### EXERCISE PROMPT
Keep the pictures out. Restate the entries below word for word.

### EXERCISE DATA

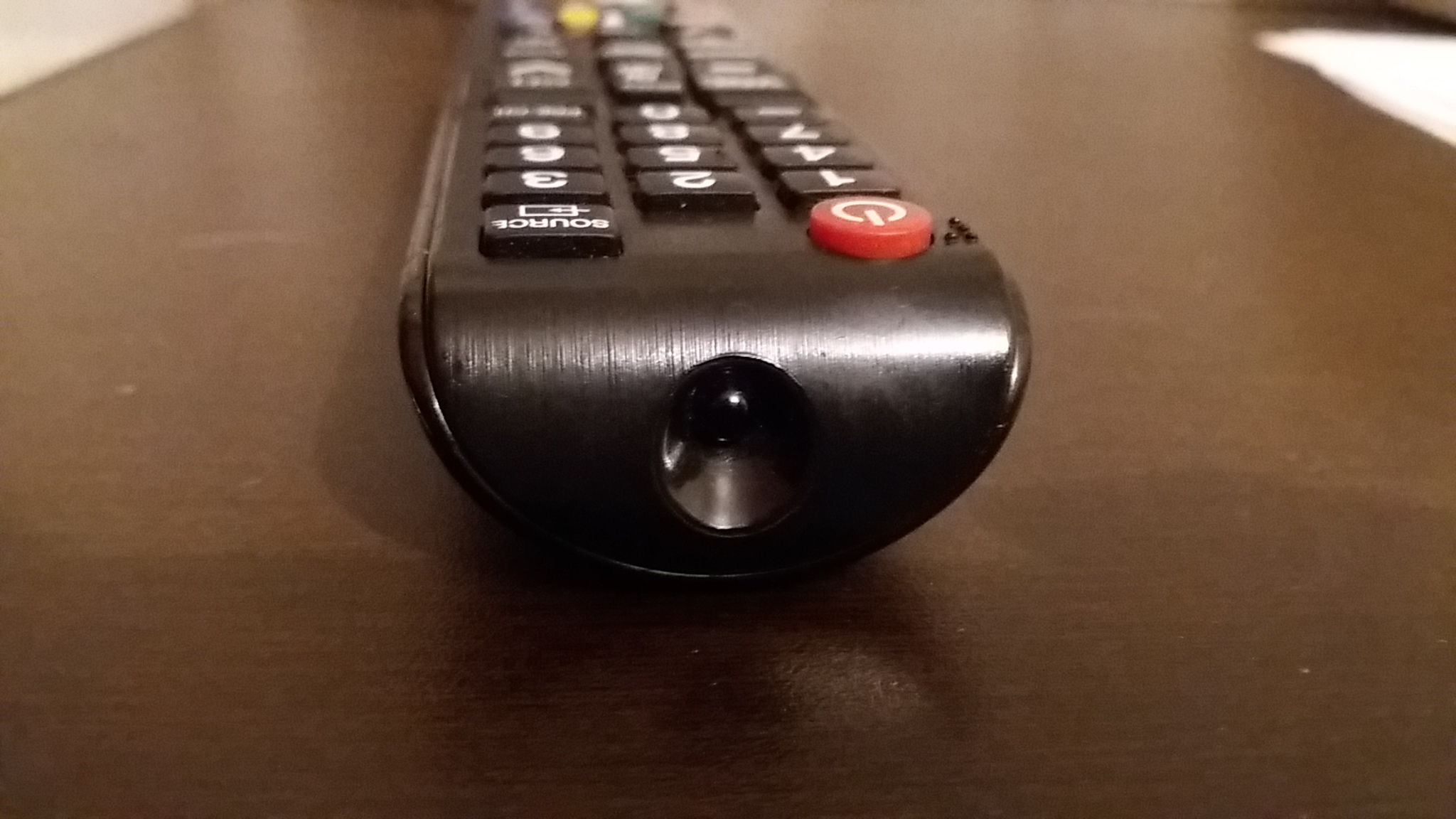 El transmisor de luz infrarroja de un control remoto Samsung estándar
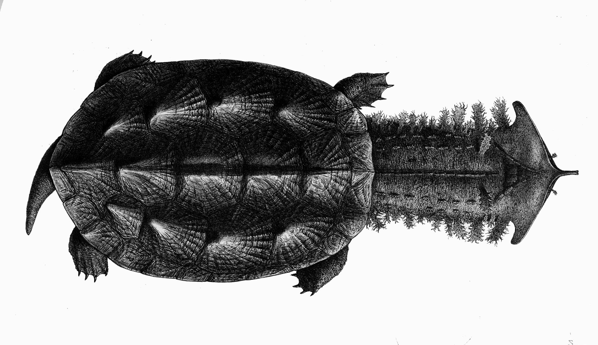 Chelus fimbriatus
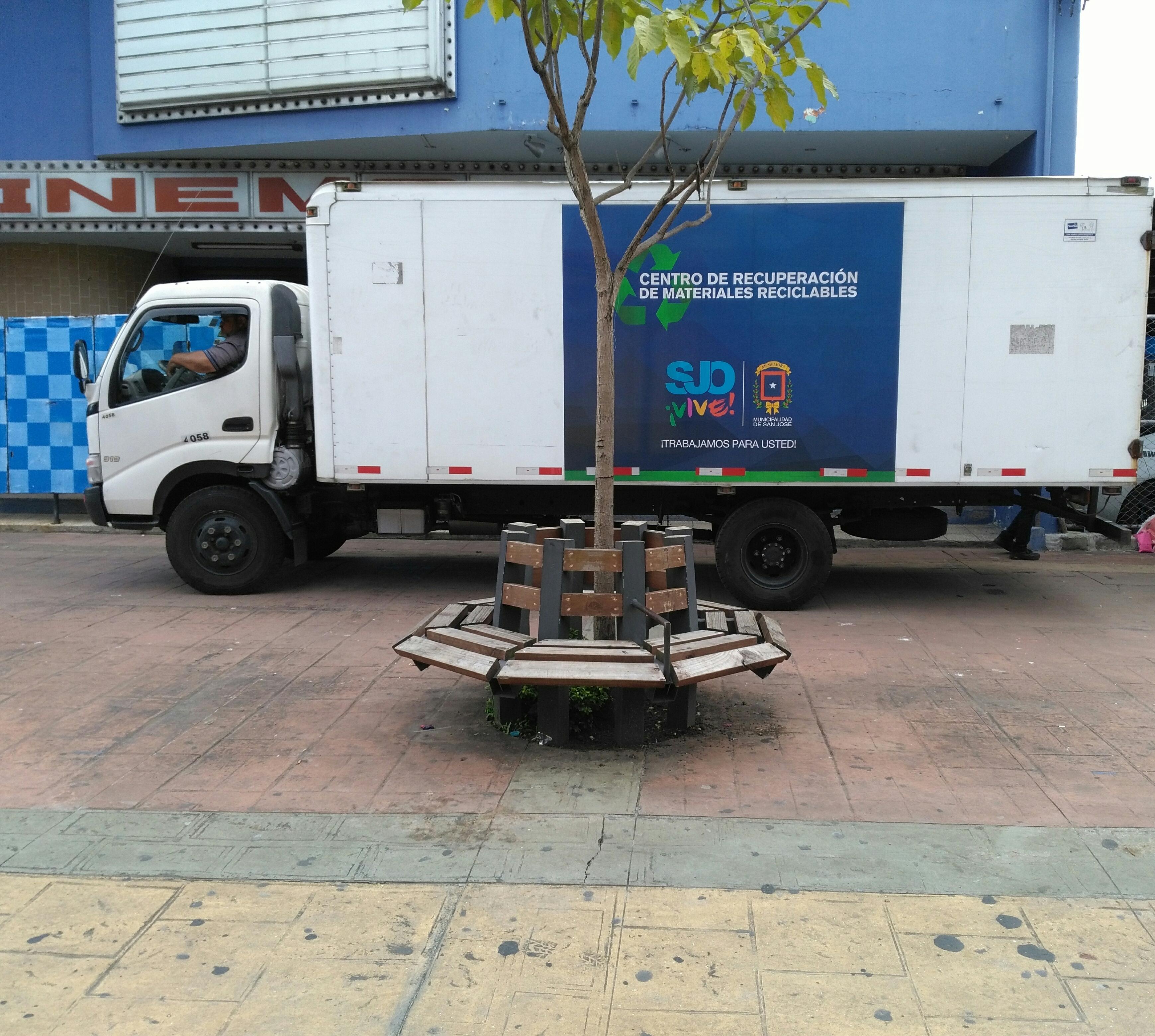 Camión de recolección de reciclaje en San José
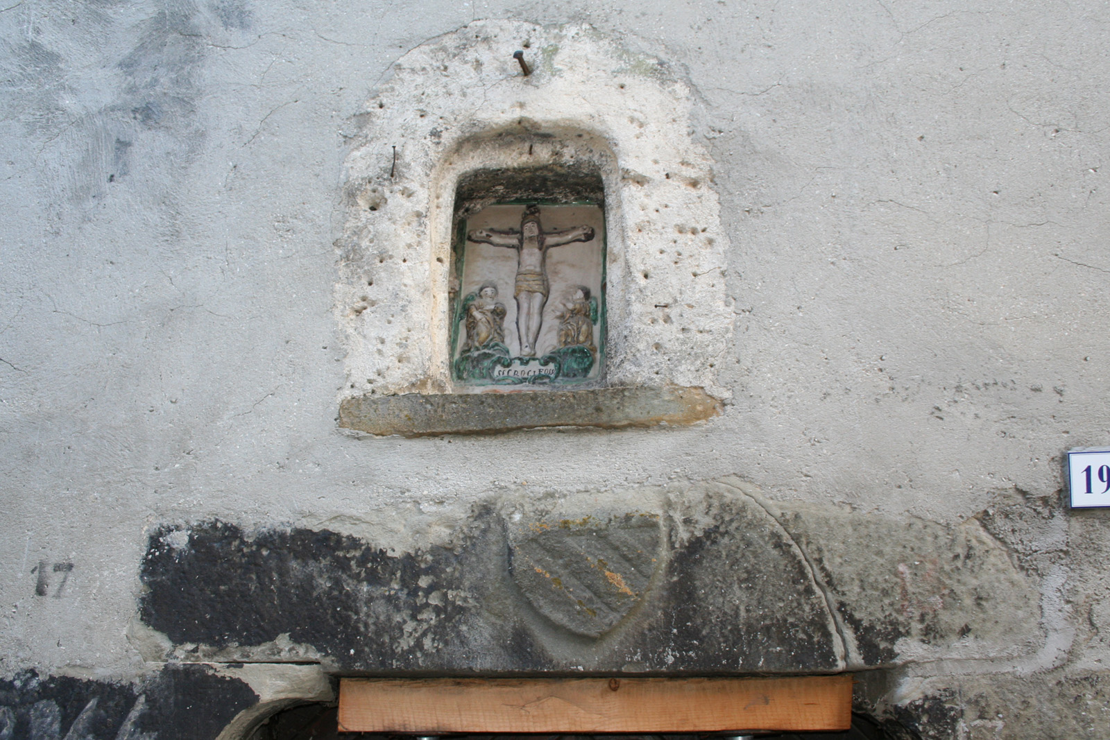 Pietracamela in provincia di Teramo. Edicola votiva del Crocifisso. Interno del paese.
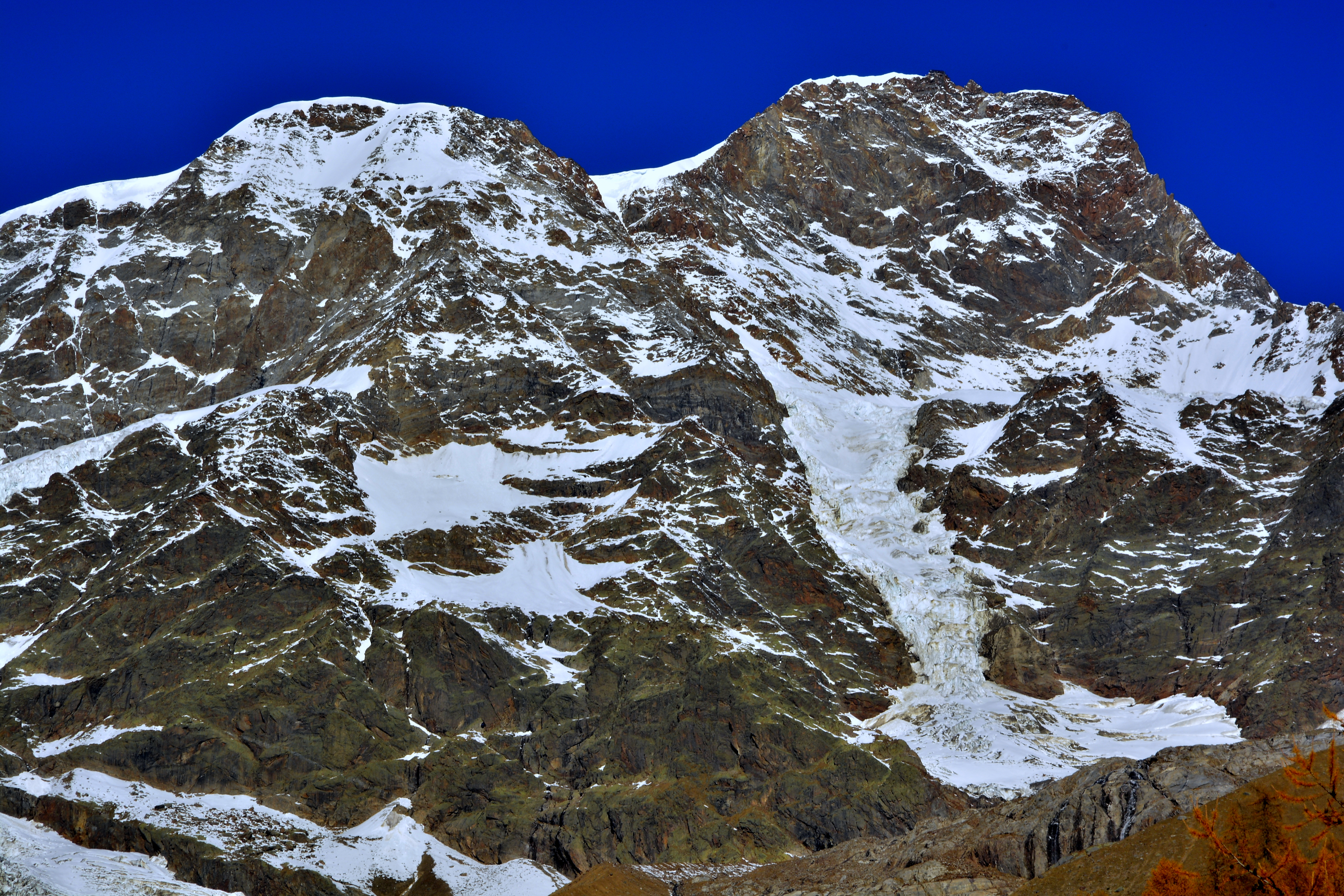 La parete valsesiana del Monte Rosacon la Punta Parrot m.4436 a sinistra e la Punta Gnifetti m.4559 a destra.
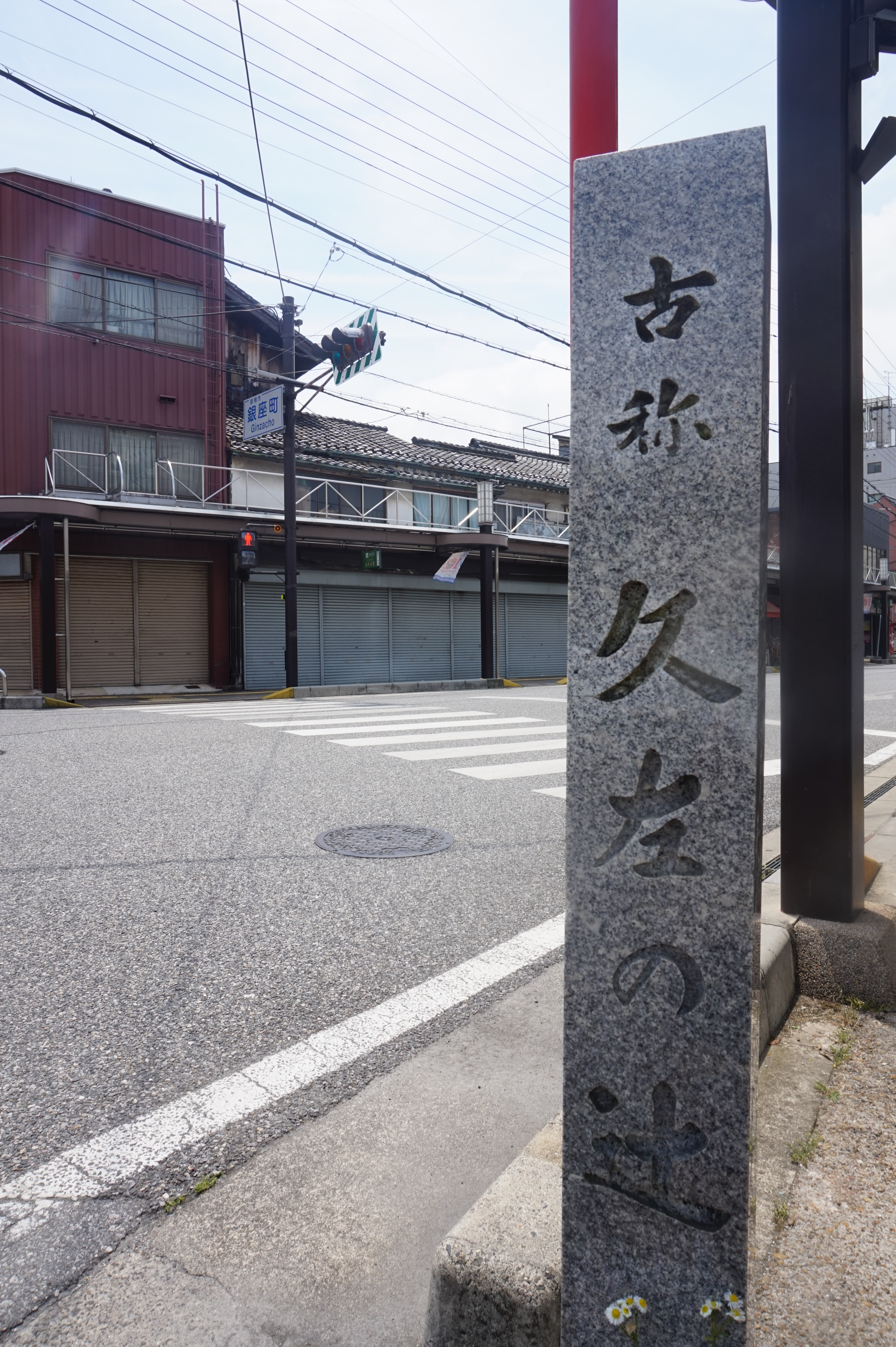 滋賀県彦根市銀座町の久左の辻。
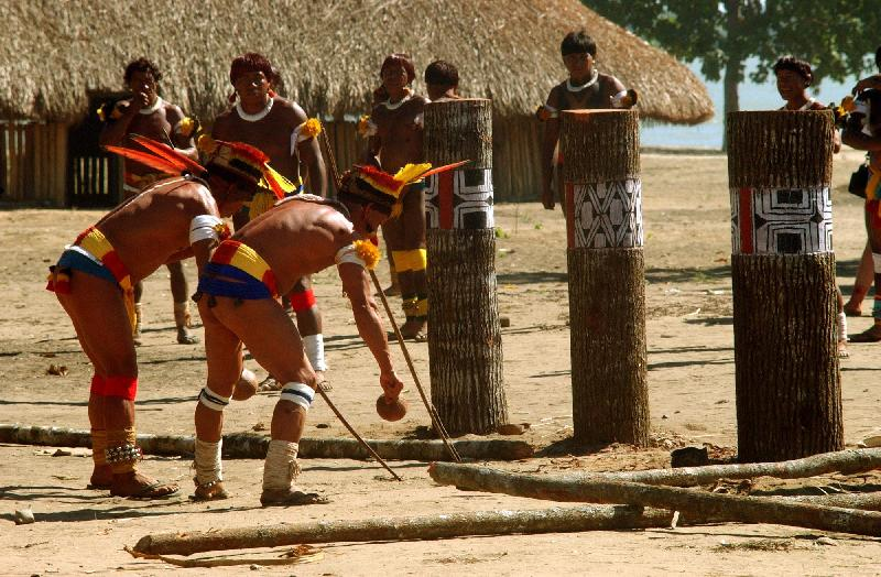 Alto Xingu(MT) - Dança em frente aos troncos. Festa do Kuarup na aldeia Kamayurá
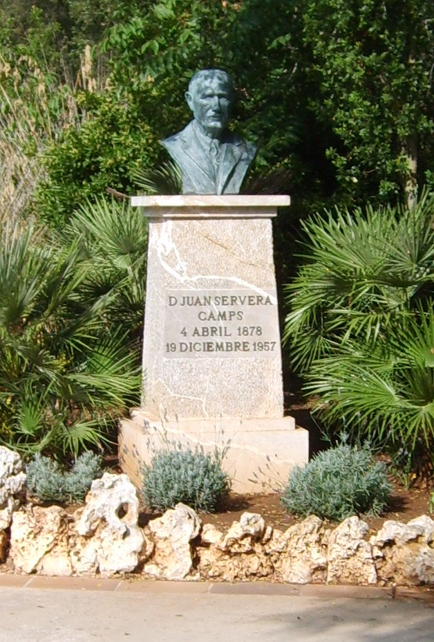 Denkmal, Juan Servera, Portocristo, Mallorca
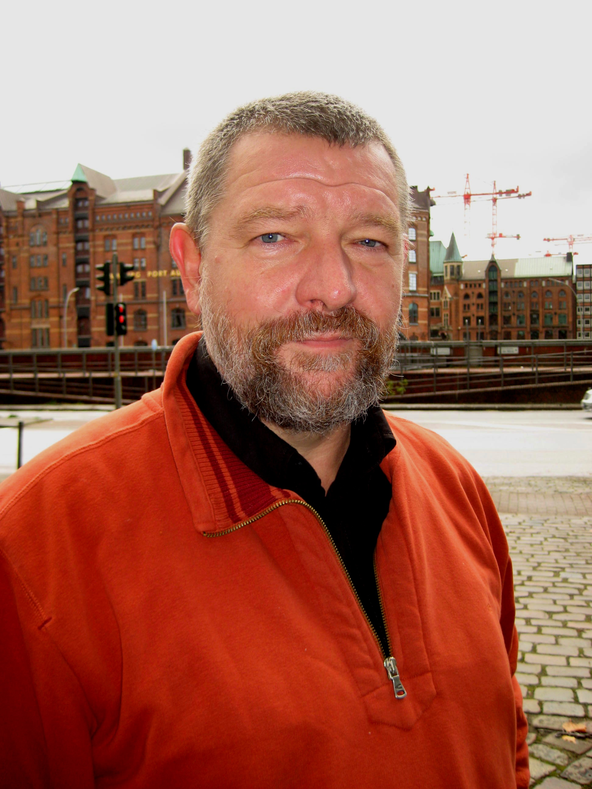 Der deutsche Schriftsteller Udo Scheer (* 1951) am 4.Oktober in Hamburg vor der Kulisse der Speicherstadt. Anlass seines Besuchs waren die Feierlichkeiten zum Tag der Deutschen Einheit und seine Lesung aus seinem Buch "Jürgen Fuchs - Ein literarischer Weg in die Opposition" in der Hamburger Hauptkirche St. Katharinen, einer Veranstaltung der Kirchengemeinde und des Literarischen Hafenclubs e. V.
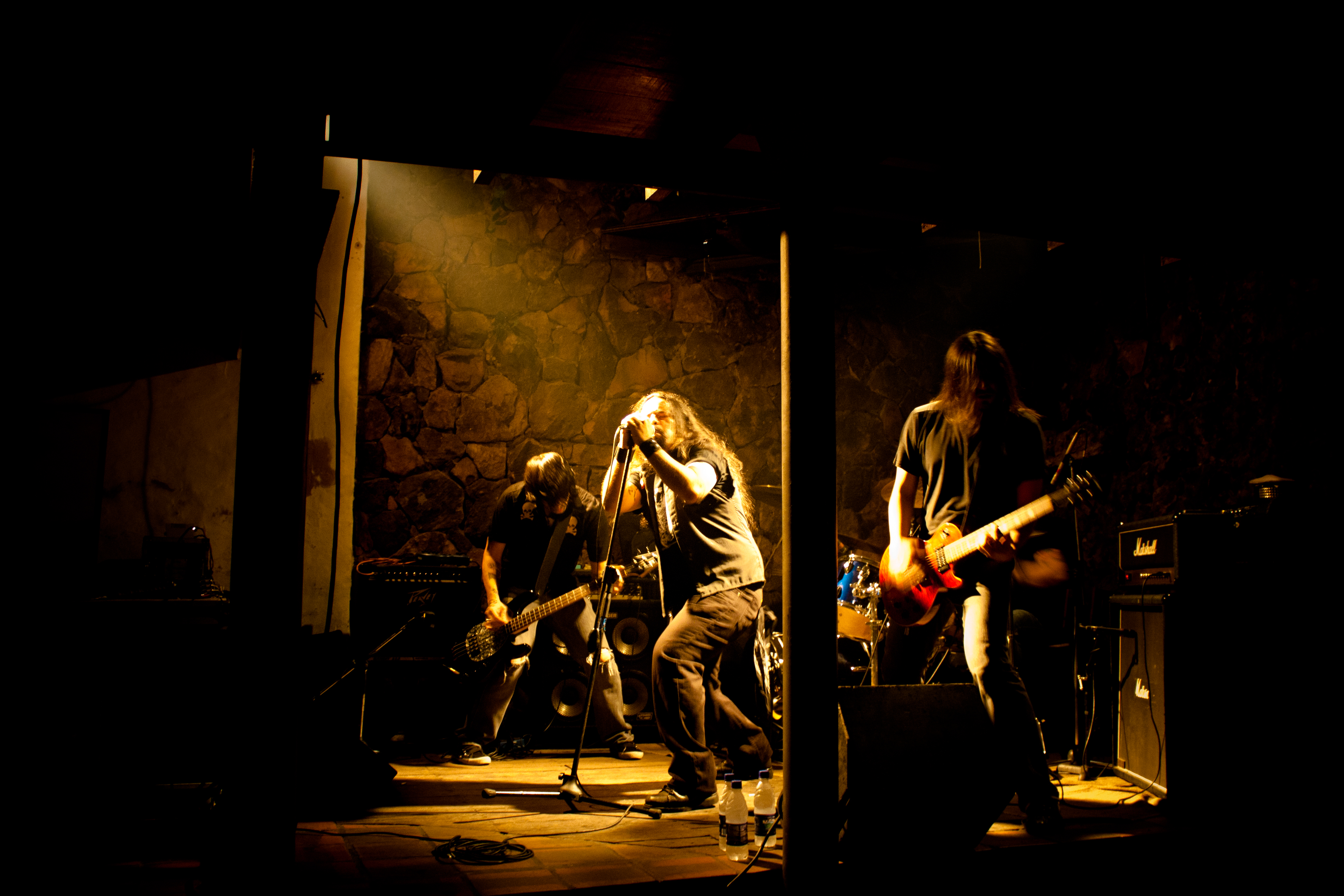 The Profane, banda de de death & roll de Paraguay, en un concierto en el Pub Asunceno La Viola.
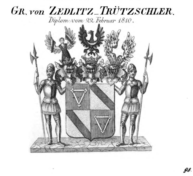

### RESULT FOR THIS TASK
 El transmisor de luz infrarroja de un control remoto Samsung estándar
 Chelus fimbriatus
 Camión de recolección de reciclaje en San José
 Pietracamela in provincia di Teramo. Edicola votiva del Crocifisso. Interno del paese.
 La parete valsesiana del Monte Rosacon la Punta Parrot m.4436 a sinistra e la Punta Gnifetti m.4559 a destra.
 滋賀県彦根市銀座町の久左の辻。
 Alto Xingu(MT) - Dança em frente aos troncos. Festa do Kuarup na aldeia Kamayurá
 Denkmal, Juan Servera, Portocristo, Mallorca
 Der deutsche Schriftsteller Udo Scheer (* 1951) am 4.Oktober in Hamburg vor der Kulisse der Speicherstadt. Anlass seines Besuchs waren die Feierlichkeiten zum Tag der Deutschen Einheit und seine Lesung aus seinem Buch "Jürgen Fuchs - Ein literarischer Weg in die Opposition" in der Hamburger Hauptkirche St. Katharinen, einer Veranstaltung der Kirchengemeinde und des Literarischen Hafenclubs e. V.
 The Profane, banda de de death & roll de Paraguay, en un concierto en el Pub Asunceno La Viola.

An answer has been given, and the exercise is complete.